Rel=canonical on pre-migration website
-
I have an e-commerce client that is migrating platforms. The current structure of their existing website has led to what I would believe to be mass duplicate content. They have something north of 150,000 indexed URLs. However, 143,000+ of these have query strings and the content is identical to pages without any query string. Even so, the site does pretty well from an organic stand point compared to many of its direct competitors.
Here is my question:
(1) I am assuming that I should go into WMT (Google/Bing) and tell both search engines to ignore query strings.
(2) In a review of back links, it does appear that there is a mish mash of good incoming links both to the clean and the dirty URLs. Should I add a rel=canonical via a script to all the pages with query strings before we make our migration and allow the search engines some time to process?
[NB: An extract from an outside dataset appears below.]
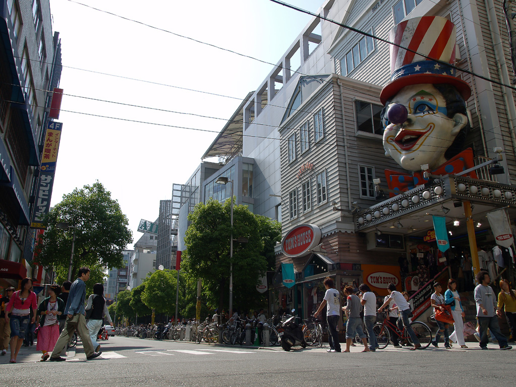 アメリカ村（周防町筋付近）

(3) I'm assuming I can continue to watch the indexation of the URLs, but should I also tell search engines to remove the URLs of the dirty URLs?
(4) Should I do Fetch in WMT? And if so, what sequence should I do for 1-4.
How long should I wait between doing the above and undertaking the migration?
-
Hi there
Any query string URLs should be canonicalized to their static URL. You can also tell Google how to handle these URLs in Search Console. I wouldn't tell Google to ignore them, however.
Do not tell Google to remove the dirty URLs - if you have a canonical tag and review Search Console, you will be fine - that's what these tags and resources are for.
Your test site should be noindexed and blocked by robots.txt so it's not being picked up by crawlers. You should be making sure your pages are canonicalized to the proper URLs well before migration. Also, make sure your sure you review Google's migration resources as well.
Hope this helps! Good luck!
-
Thanks -
I'm not terribly worried about the test site as we use a password protected and IP blocked development domain that is completely different from the root domain. Its not even a subdomain. Eg. www.realsite.com and www.testdomain.com
My dev team is trying to get me to wait and just do a massive 301 redirect > moving the URLs with the query strings (old site) to new page (e.g. multiple many:1) vs doing the canoncial. The new site won't create the query string issue.
The challenge I see is that the 150,000+ indexed URLs really should be around 7,000, so the organic value of the real 7,000 pages (other than possibly the root domain) are probably getting punished, even though the site is doing decently well.